Suite à l'identification d'un nouveau variant de COVID-19, le gouvernement japonais a brièvement tenté de fermer hermétiquement les frontières aériennes et marines. Cette décision soudaine a provoqué la peur ; les autorités ont été accusées de vouloir retourner aux deux siècles d'isolement national.
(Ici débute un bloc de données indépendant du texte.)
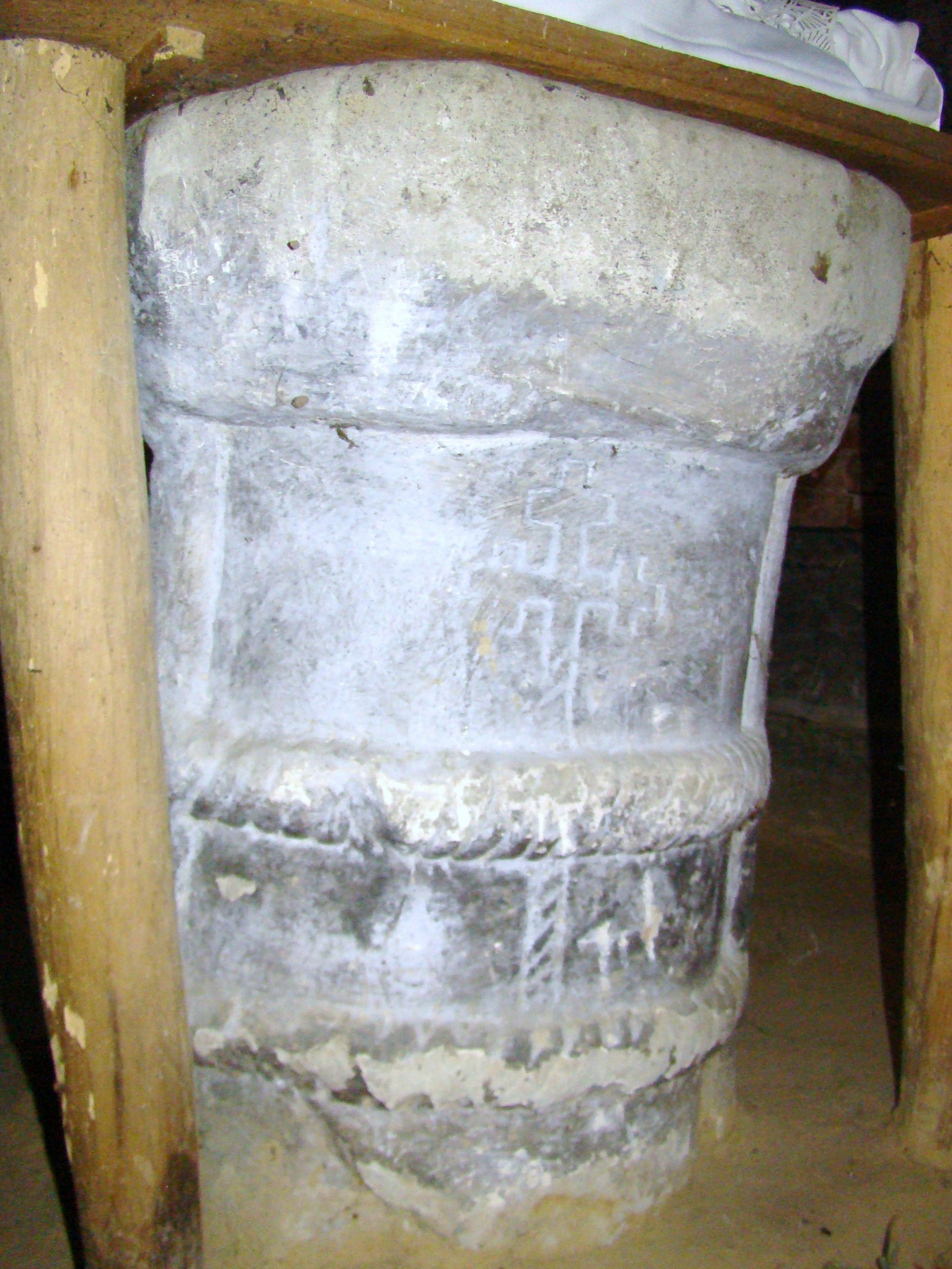 Biserica de lemn "Cuvioasa Paraschiva" , sat STEJERA; comuna MIREŞU MARE
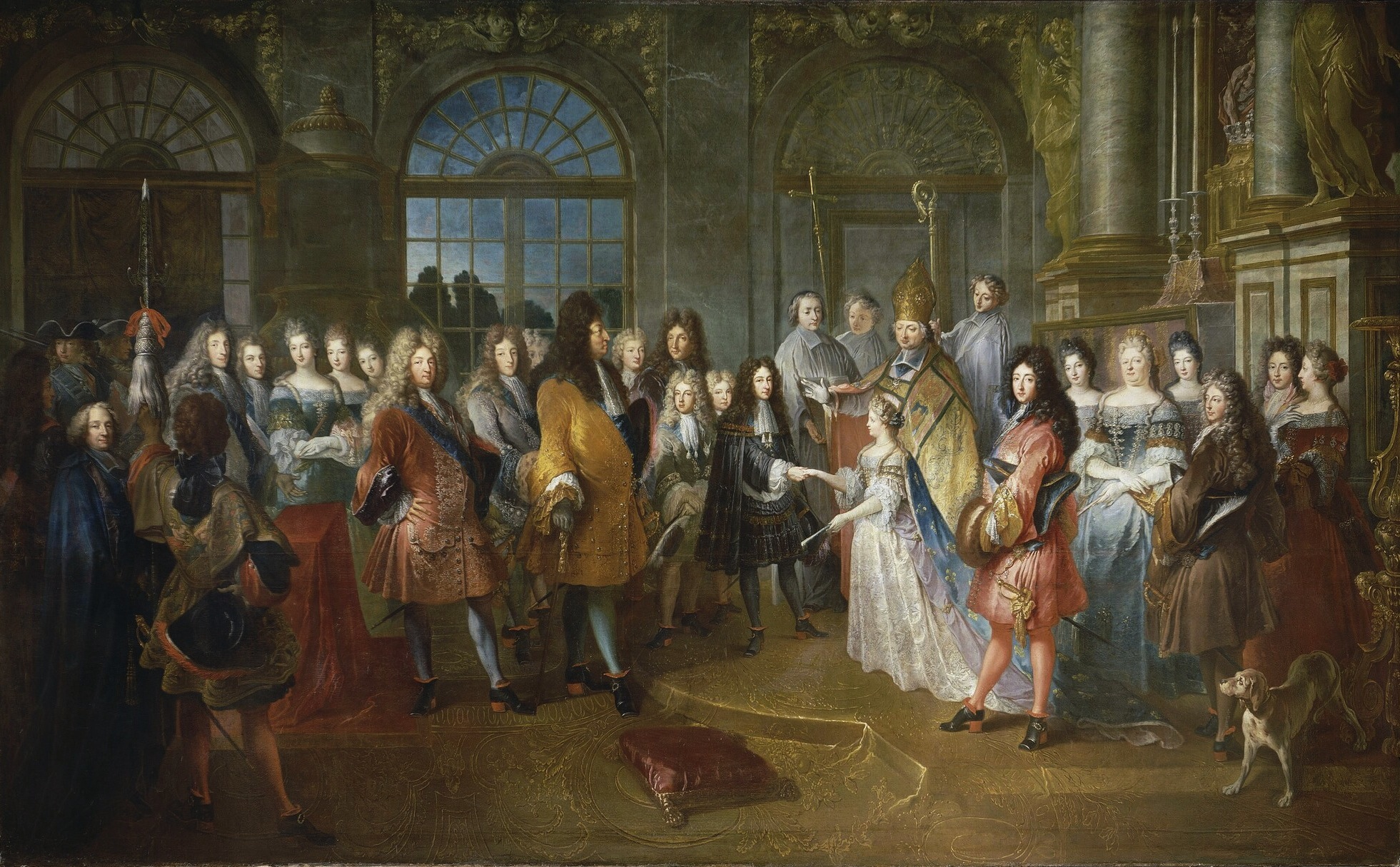 Mariage de Louis de France, duc de Bourgogne et de Marie-Adélaïde de Savoie, célébré le 7 décembre 1697 par le cardinal de Coislin, huile sur toile, 1715, carton de tapisserie commandé par Louis XIV pour la manufacture royale des Gobelins en 1710, pour la tenture de l'histoire du roi.
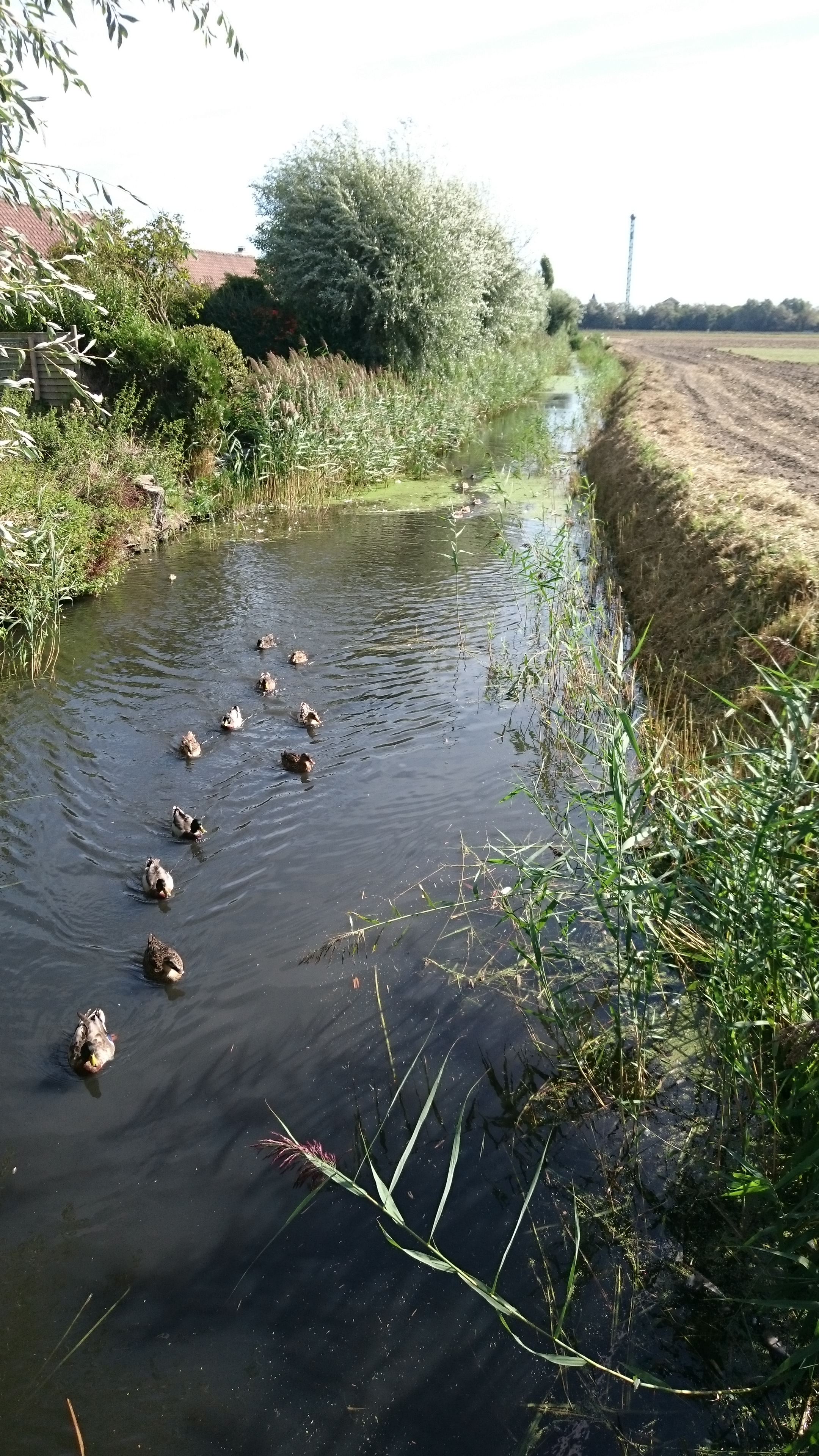 Le ruisseau Langgeleed à Adinkerque.
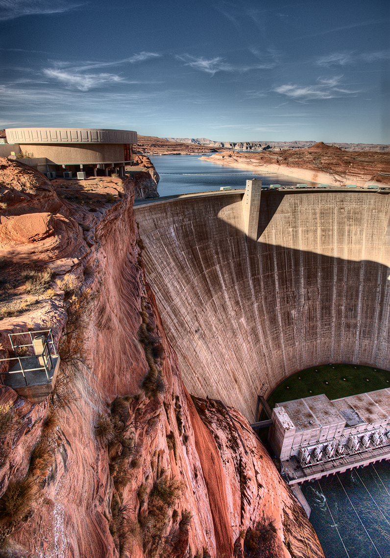 Glen Canyon Dam
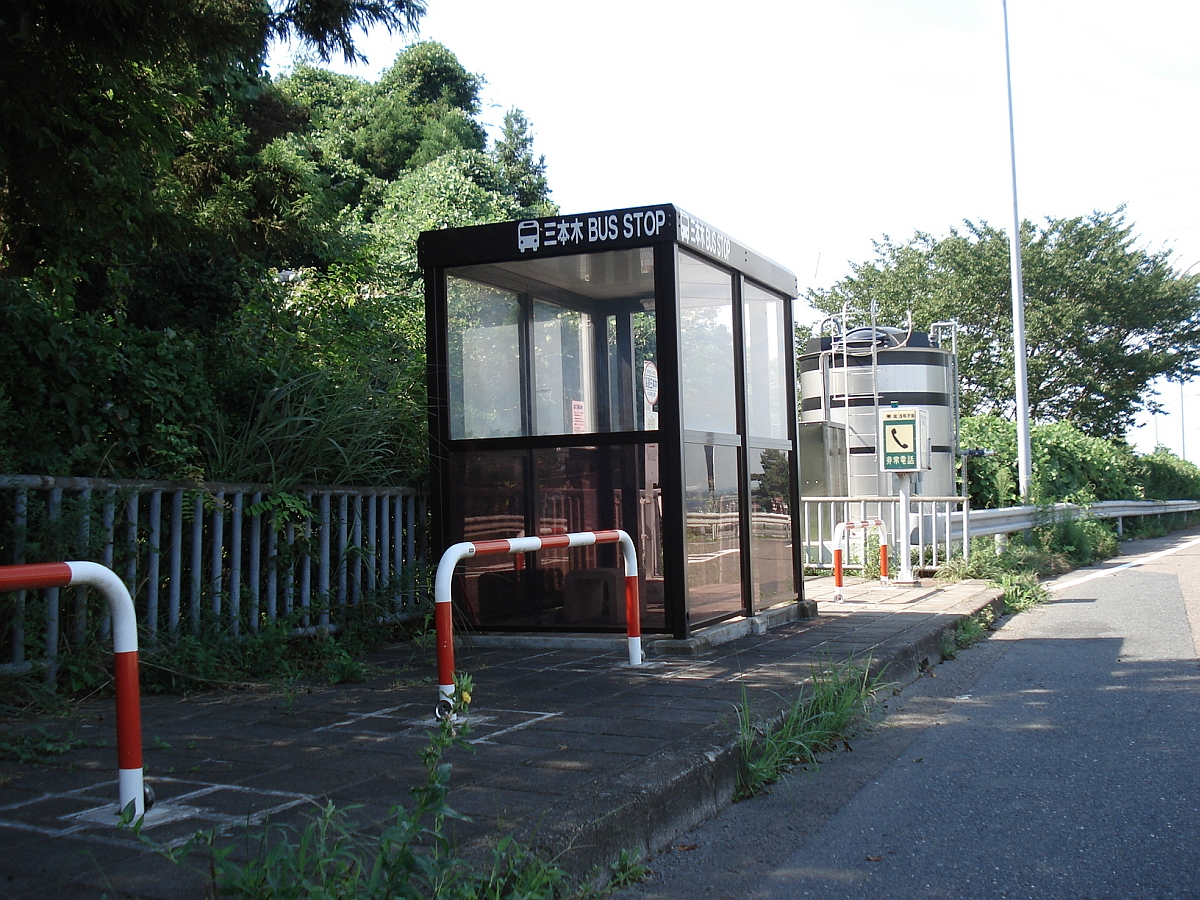 東北自動車道三本木パーキングエリア（下り線）敷地内に設置されている三本木バスストップ

Ils ont finalement fait machine arrière, ce qui a ajouté encore plus de confusion : qui serait autorisé à entrer dans le pays, et qui ne le serait pas ?

Dès le variant Omicron [fr] identifié en novembre 2021, le ministère du Territoire et des Transports a ordonné aux compagnies aériennes d'arrêter immédiatement toute réservation à bord de vols arrivant au Japon jusqu'à fin décembre.

Cette nouvelle mesure semblait aussi interdire l'entrée aux citoyens et citoyennes japonais·es, bafouant alors la constitution du pays, et, conséquence plus pressante, laissant des milliers de voyageurs et voyageuses aux portes du Japon.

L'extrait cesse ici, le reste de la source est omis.